You can also draw on comprehensive and collision coverage from the ridesharing companies, but only if you also have such coverage on your personal policy. Beware, though: Deductibles can be high, and the policies apply only once you’ve accepted a ride request or while you’re carrying passengers.
If you cause an accident during Period 1, you’ll need to file a claim with your insurance provider unless your state law or rideshare insurance policy specifies otherwise. If the claim is denied or you’re not fully reimbursed, coverage from Lyft and Uber will kick in. But ridesharing companies’ limits in these cases are relatively low — this is the “gap” that rideshare insurance from your personal carrier is designed to cover.
How to report an accident and file a claim
Call the police: Whether or not your accident happens while ridesharing, your first step should be to call the police. Depending on the type of accident and your rideshare company’s rules, you might have to provide your personal proof of insurance or the rideshare company’s certificate. Exchange information with the other driver as you normally would.

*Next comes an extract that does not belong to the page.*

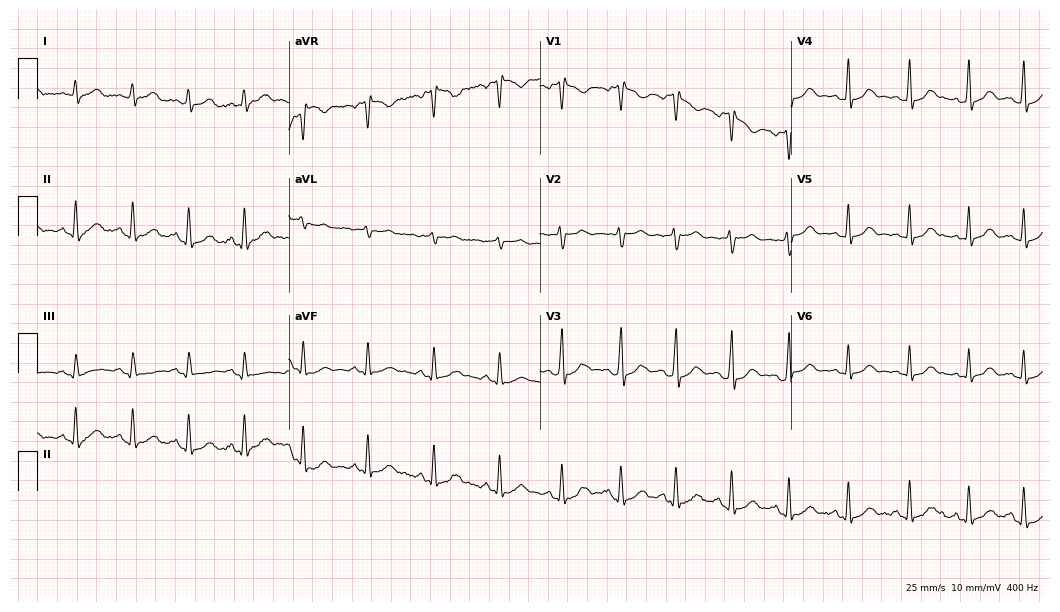
12-lead ECG from an 18-year-old female patient. No first-degree AV block, right bundle branch block, left bundle branch block, sinus bradycardia, atrial fibrillation or sinus tachycardia recorded for this tracing. Other findings, if any, are not listed.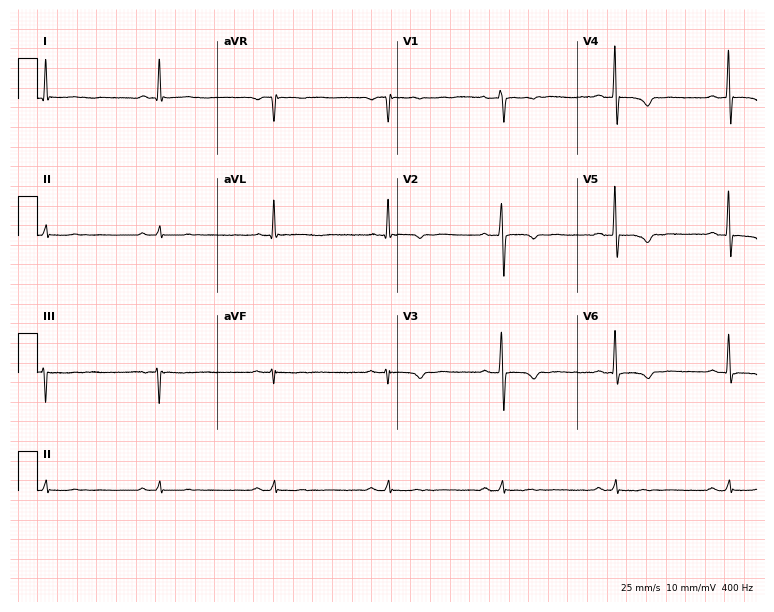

How to file: Next, if you need to, file a claim with your personal insurer. Even if you can rely on the rideshare company to cover your damage, your personal insurer will want to know about any accidents. This can put drivers who haven’t been honest about their driving status in a tough situation: If you chose not to tell your insurer, you risk being dropped. You should notify your ridesharing company as well. If you can take advantage of the company’s coverage, a rep can help you start the claims process.